If we were lying about this, it would be really easy to catch us - just run evals.

(I work at OpenAI.)

51 comments

tedsanders

Anecdotal, but about a week ago I noticed a sharp drop in o3 performance. For many tasks I will compare Gemini 2.5 Pro with o3, running the same prompt in both. Generally for my personal use o3 and G2.5P have been neck-and neck over the last months, with responses I have been very happy with.

However starting from a week ago, the o3 responses became noticeably worse, with G2.5P staying about the same (in terms of what I've come to expect from the two models).

This alongside the news that you guys have decreased the price of o3 by 80% does really make it feel like you've quantized the model or knee-capped thinking or something. If you say it is wholly unchanged I'll believe you, but not sure how else to explain the (admittedly subjective) performance drop I've experienced.

IanCal 5 days ago
Are you sure you're using the same models? G2.5P updated almost exactly a week ago.
- fastball 5 days ago
  
  G2.5P might've updated, but that's not the model I noticed a difference. o3 seemed noticeably dumber in isolation, not just compared to G2.5P.
  But yes, perhaps the answer is that about a week ago I started asking subconsciously harder questions, and G2.5P handled them better because it had just been improved, while o3 had not so it seemed worse. Or perhaps G2.5P has always had more capacity than o3, and I wasn't asking hard enough questions to notice a difference before.

fny 5 days ago

Unrelated: Can you all come up with a better naming scheme for your models? I feel like this is a huge UX miss.

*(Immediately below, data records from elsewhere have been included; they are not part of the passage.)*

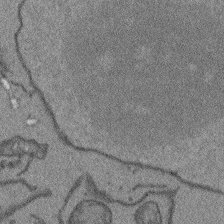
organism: Arabidopsis thaliana
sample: Root tip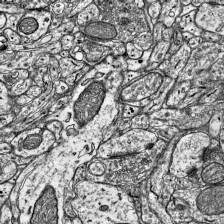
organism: Mouse
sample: Visual Cortex

o4-mini-high o4-mini o3 o3-pro gpt-4o

Oy.

energy123 6 days ago

Is it o3 (low), o3 (medium) or o3 (high)? Different model names have crept into the various benchmarks over the last few months.

tedsanders 5 days ago
o3 is a model, and reasoning effort (high/medium/low) is a parameter that goes into the model.
o3 pro is a different thing - it’s not just o3 with maximum remaining effort.
- tauntz 5 days ago
  
  Why's it called o3 then if it's a different thing? There's already a rather extreme amount of confusion with the model names and it's not clear _at all_ which model would be "the best" in terms of response quality.
  Here's the current state with version numbers as far as I can piece it together (using my best guess at naming of each component of the version identifier. Might be totally wrong tho):
  1) prefix (optional): "gpt-", "chatgpt-"
  2) family (required): o1, o3, o4, 4o, 3.5, 4, 4.1, 4.5,
  3) quality? (optional): "nano", "mini", "pro", "turbo"
  4) type (optional): "audio", "search"
  5) lifecycle (optional): "preview", "latest"
  6) date (optional): 2025-04-14, 2024-05-13, 1106, 0613, 0125, etc (I assume the last ones are a date without a year for 2024?)
  7) size (optional): "16k"
  Some final combinations of these version number components are as small as 1 ("o3") or as large as 6 ("gpt-4o-mini-search-preview-2024-12-17").
  Given this mess, I can't blame people assuming that the "best" model is the one with the "biggest" number, which would rank the model families as: 4.5 (best) > 4.1 > 4 > 4o > o4 > 3.5 > o3 > o1 (worst).
  
  6 replies →
- fragmede 5 days ago
  
  Could someone there maybe possibly use, oh I dunno, ChatGPT and come up with some better product names?

MattDaEskimo 6 days ago

What's with the dropped benchmark performance compared to the original o3 release? It was disappointing to not see o4-mini on it as well

refulgentis 6 days ago
What dropped benchmark performance?
- MattDaEskimo 5 days ago
  
  o3 scores noticeably worse on benchmarks compared to its original announcement benchmarks
  
  3 replies →

meta_ai_x 5 days ago

Just because you work at openAI doesn't mean you know everything about openAI especially as strategic as nerfing models to save costs

bn-l 6 days ago

Not quantized?

tedsanders 6 days ago
Not quantized. Weights are the same.
If we did change the model, we'd release it as a new model with a new name in the API (e.g., o3-turbo-2025-06-10). It would be very annoying to API customers if we ever silently changed models, so we never do this [1].
[1] `chatgpt-4o-latest` being an explicit exception
- linsomniac 6 days ago
  
  >we'd release it as a new model with a new name
  Speaking of a new name. I'll donate the API credits to run a "choose a naming scheme for AI models that isn't confusing AF" for OpenAI.
- thegeomaster 6 days ago
  
  Google could at least learn something from this attitude, given their recent 03-25 -> 05-06 model alias switcharoo with 0 notice :)
  
  22 replies →
- ant6n 6 days ago
  
  It was definitely annoying when o1 disappeared over night, my impression is that was better at some tasks than o3.

csomar 5 days ago

I think the parent-parent poster has explained why we can't trust you (and work on OpenAI doesn't help they way you think it does).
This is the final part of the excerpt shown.